Wang Jichun, Hu Xiaorong, Xie Jing, Xu Weipan, Jiang Hong
Department of Cardiology, Renmin Hospital of Wuhan University, Cardiovascular Research Institute of Wuhan University, Wuhan, P. R. China.
Cell Physiol Biochem. 2015;35(2):767-77. doi: 10.1159/000369736. Epub 2015 Jan 30.
BACKGROUD/AIMS: The aim of the study was to evaluate the effects of beta1-adrenergic receptors (β1-ARs) -mediated nuclear factor erythroid 2-related factor 2 (Nrf2)-heme oxygenase-1 (HO-1)-high mobility group box 1 protein (HMGB1) axis regulation in hypoxia/reoxygenation (H/R)-induced neonatal rat cardiomyocytes.
The neonatal cultured cardiomyocytes were concentration-dependently pretreated by dobutamine (DOB), a selective β1-adrenergic receptor agonist, in the absence and/or presence of LY294002 (a phosphatidylinositol 3-kinase (PI3K) inhibitor), SB203580 (a p38mitogen-activated-protein kinase (p38MAPK) inhibitor), Nrf2siRNA and HO-1siRNA, respectively, and then treated by H/R. The effects and mechanisms by which H/R-induced cardiomyocytes injury were evaluated.

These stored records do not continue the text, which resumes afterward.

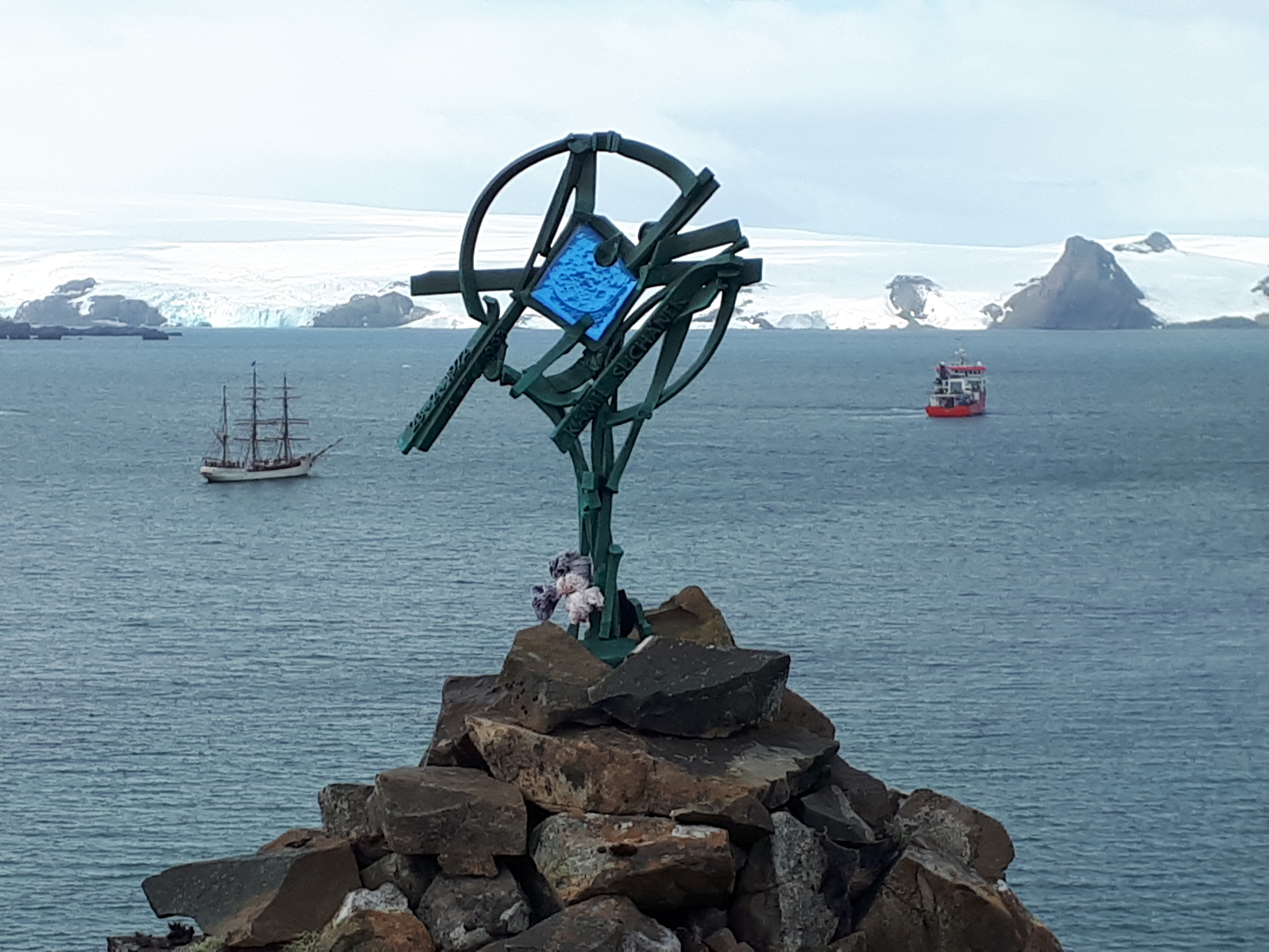 Pomnicek Kamilu Suchankovi na ostrove King George Island
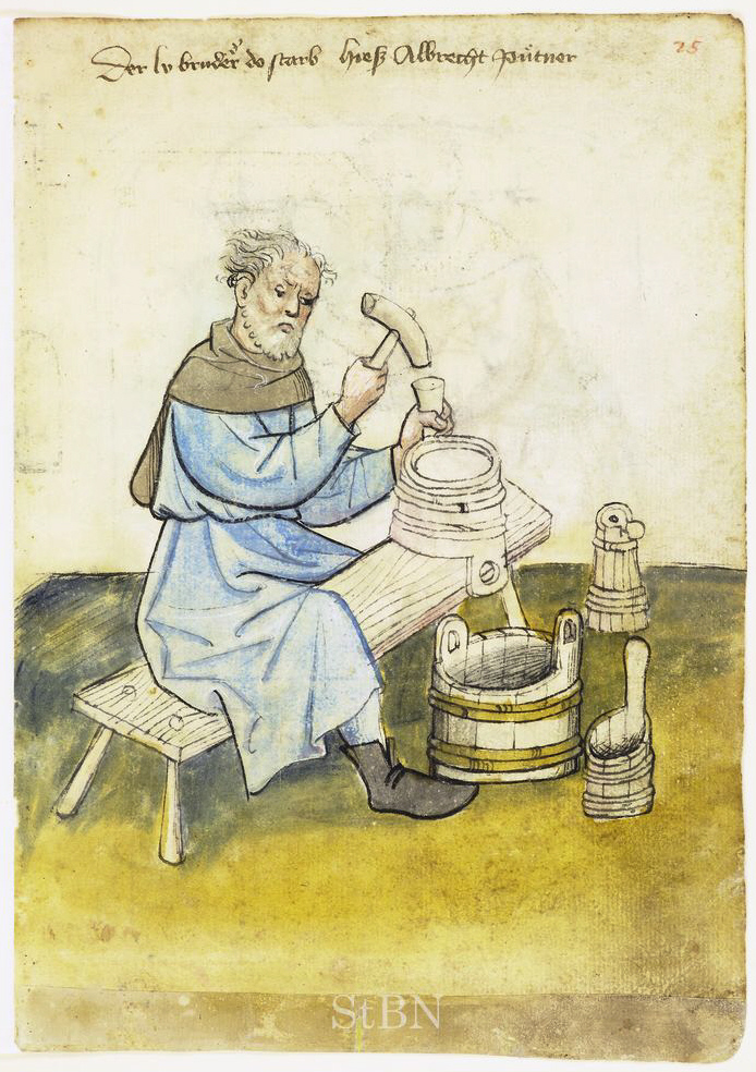 Albrecht (Albrecht) Pütner (Pütner; Büttner) , Pütner (Büttner) Transkription und weitere Informationen
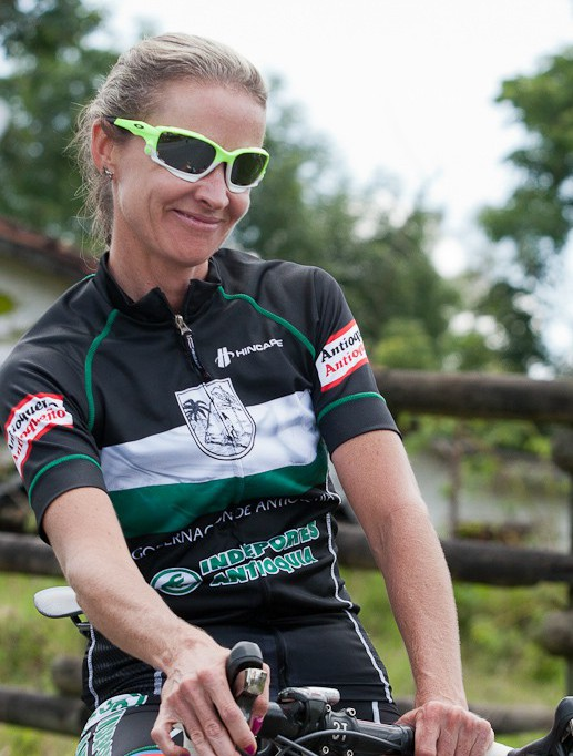 Maria Luisa Calle en el Campeonato Panamericano de Ciclismo de 2011

Significant increase of HO-1 was found in neonatal cultured cardiomyocytes treated with DOB, when compared to the control group. Significant change for Nrf2 translocation was also revealed in neonatal cultured cardiomyocytes treated with DOB. Insignificant decreases of NF-kappaB p65 activation and HMGB1 release were observed in H/R-induced neonatal cultured cardiomyocytes treated with DOB, when compared to the control group. Importantly, DOB treatment significantly increased the cell viability and decreased the levels of LDH and MDA in H/R-induced cardiomyocytes injury. However, DOB failed to increase HO-1, inhibit NF-kappaB p65 activation, prevent HMGB1 release and attenuate H/R-induced cardiomyocytes injury when the cultured cardiomyocytes were pretreated by Nrf2siRNA, HO-1siRNA, PI3K inhibitor (LY294002) and p38MAPK inhibitor (SB203580), respectively.
β1-ARs-mediated Nrf2-HO-1-HMGB1 axis regulation plays a critical protective role in H/R-induced neonatal rat cardiomyocytes injury in vitro via PI3K/p38MAPK signaling pathway.
背景/目的:本研究旨在评估β1-肾上腺素能受体(β1-ARs)介导的核因子红细胞2相关因子2(Nrf2)-血红素加氧酶-1(HO-1)-高迁移率族蛋白B1(HMGB1)轴调控在缺氧/复氧(H/R)诱导的新生大鼠心肌细胞中的作用。
将新生大鼠原代培养心肌细胞分别用选择性β1-肾上腺素能受体激动剂多巴酚丁胺(DOB)进行浓度依赖性预处理,同时和/或分别联合磷脂酰肌醇3激酶(PI3K)抑制剂LY294002、p38丝裂原活化蛋白激酶(p38MAPK)抑制剂SB203580、Nrf2小干扰RNA(Nrf2siRNA)和HO-1小干扰RNA(HO-1siRNA),然后进行H/R处理。评估H/R诱导的心肌细胞损伤的作用及机制。
与对照组相比,用DOB处理的新生大鼠原代培养心肌细胞中HO-1显著增加。用DOB处理的新生大鼠原代培养心肌细胞中Nrf2转位也有显著变化。与对照组相比,用DOB处理的H/R诱导的新生大鼠原代培养心肌细胞中NF-κB p65活化和HMGB1释放显著降低。重要的是,DOB处理显著提高了H/R诱导的心肌细胞损伤中的细胞活力,并降低了乳酸脱氢酶(LDH)和丙二醛(MDA)水平。然而,当原代培养心肌细胞分别用Nrf2siRNA、HO-1siRNA、PI3K抑制剂(LY294002)和p38MAPK抑制剂(SB203580)预处理后,DOB未能增加HO-1、抑制NF-κB p65活化、阻止HMGB1释放及减轻H/R诱导的心肌细胞损伤。
β1-ARs介导的Nrf2-HO-1-HMGB1轴调控通过PI3K/p38MAPK信号通路在体外对H/R诱导的新生大鼠心肌细胞损伤发挥关键保护作用。